** Opening RECORDED INFORMATION block **

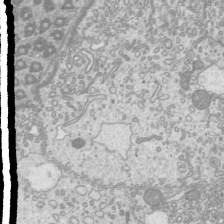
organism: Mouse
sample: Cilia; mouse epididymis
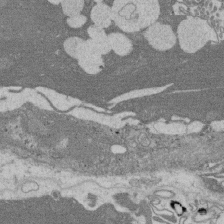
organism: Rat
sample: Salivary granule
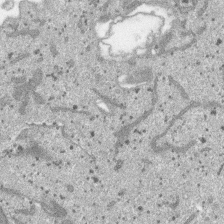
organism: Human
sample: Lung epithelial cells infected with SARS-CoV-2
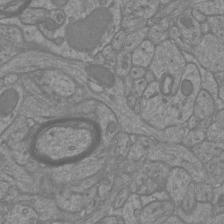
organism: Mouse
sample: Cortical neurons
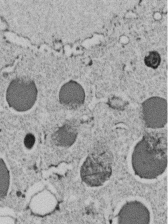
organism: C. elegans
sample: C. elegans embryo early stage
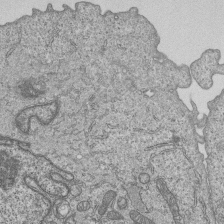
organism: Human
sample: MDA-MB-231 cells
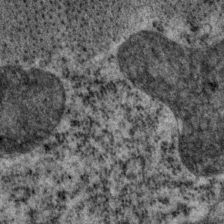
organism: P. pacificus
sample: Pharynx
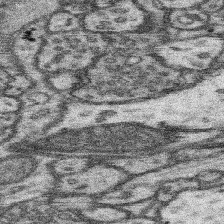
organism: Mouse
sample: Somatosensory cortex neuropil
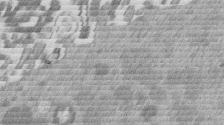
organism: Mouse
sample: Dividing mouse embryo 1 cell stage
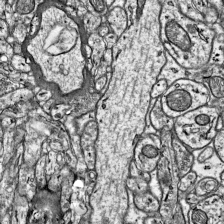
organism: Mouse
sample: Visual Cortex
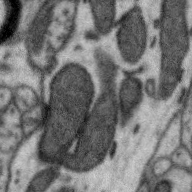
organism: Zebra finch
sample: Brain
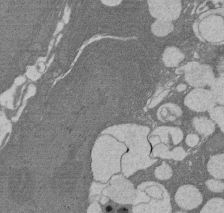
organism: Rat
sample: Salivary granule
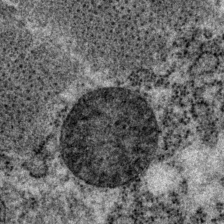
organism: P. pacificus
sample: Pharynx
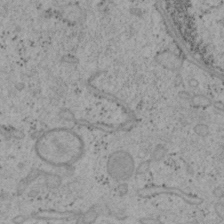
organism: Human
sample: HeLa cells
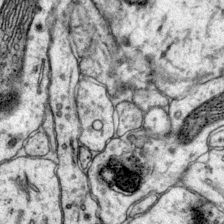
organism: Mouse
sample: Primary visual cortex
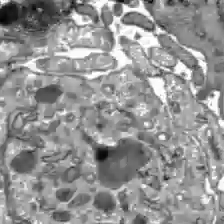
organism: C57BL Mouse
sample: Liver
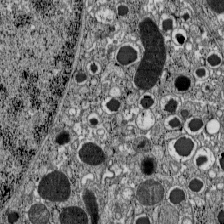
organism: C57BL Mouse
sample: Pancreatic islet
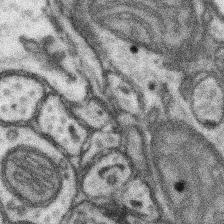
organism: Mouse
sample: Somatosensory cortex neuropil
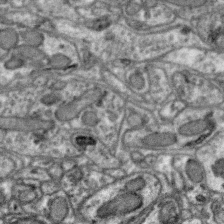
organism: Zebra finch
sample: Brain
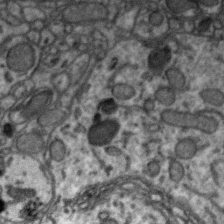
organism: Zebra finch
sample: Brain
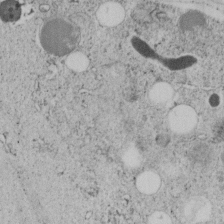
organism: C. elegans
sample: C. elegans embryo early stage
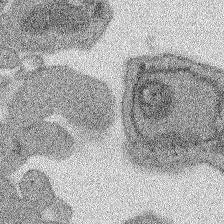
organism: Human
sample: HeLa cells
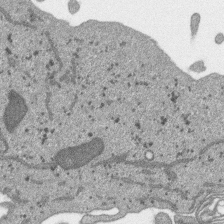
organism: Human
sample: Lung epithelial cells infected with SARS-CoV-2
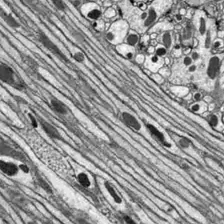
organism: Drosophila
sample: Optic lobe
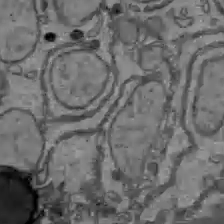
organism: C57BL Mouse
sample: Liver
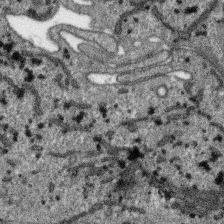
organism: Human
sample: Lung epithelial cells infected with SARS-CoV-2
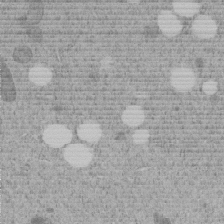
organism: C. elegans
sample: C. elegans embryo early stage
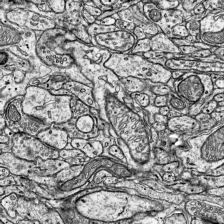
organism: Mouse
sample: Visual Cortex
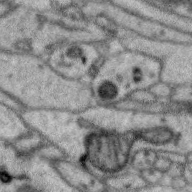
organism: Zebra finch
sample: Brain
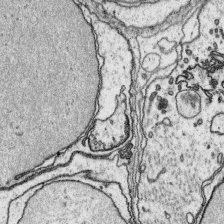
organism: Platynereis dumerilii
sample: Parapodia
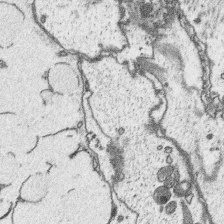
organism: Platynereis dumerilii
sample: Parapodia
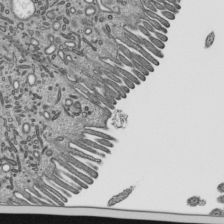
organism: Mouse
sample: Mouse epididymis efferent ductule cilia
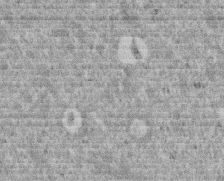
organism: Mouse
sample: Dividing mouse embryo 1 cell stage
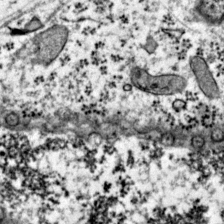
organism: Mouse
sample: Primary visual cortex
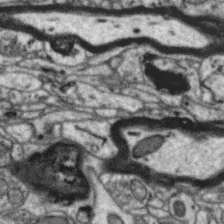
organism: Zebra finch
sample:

** Closing RECORDED INFORMATION block **

YOUR GOAL: A verbatim copy of the material, pictures excluded, is what must be produced.

SOLUTION FOR THIS EXERCISE:
organism: Mouse
sample: Cilia; mouse epididymis
organism: Rat
sample: Salivary granule
organism: Human
sample: Lung epithelial cells infected with SARS-CoV-2
organism: Mouse
sample: Cortical neurons
organism: C. elegans
sample: C. elegans embryo early stage
organism: Human
sample: MDA-MB-231 cells
organism: P. pacificus
sample: Pharynx
organism: Mouse
sample: Somatosensory cortex neuropil
organism: Mouse
sample: Dividing mouse embryo 1 cell stage
organism: Mouse
sample: Visual Cortex
organism: Zebra finch
sample: Brain
organism: Rat
sample: Salivary granule
organism: P. pacificus
sample: Pharynx
organism: Human
sample: HeLa cells
organism: Mouse
sample: Primary visual cortex
organism: C57BL Mouse
sample: Liver
organism: C57BL Mouse
sample: Pancreatic islet
organism: Mouse
sample: Somatosensory cortex neuropil
organism: Zebra finch
sample: Brain
organism: Zebra finch
sample: Brain
organism: C. elegans
sample: C. elegans embryo early stage
organism: Human
sample: HeLa cells
organism: Human
sample: Lung epithelial cells infected with SARS-CoV-2
organism: Drosophila
sample: Optic lobe
organism: C57BL Mouse
sample: Liver
organism: Human
sample: Lung epithelial cells infected with SARS-CoV-2
organism: C. elegans
sample: C. elegans embryo early stage
organism: Mouse
sample: Visual Cortex
organism: Zebra finch
sample: Brain
organism: Platynereis dumerilii
sample: Parapodia
organism: Platynereis dumerilii
sample: Parapodia
organism: Mouse
sample: Mouse epididymis efferent ductule cilia
organism: Mouse
sample: Dividing mouse embryo 1 cell stage
organism: Mouse
sample: Primary visual cortex
organism: Zebra finch
sample:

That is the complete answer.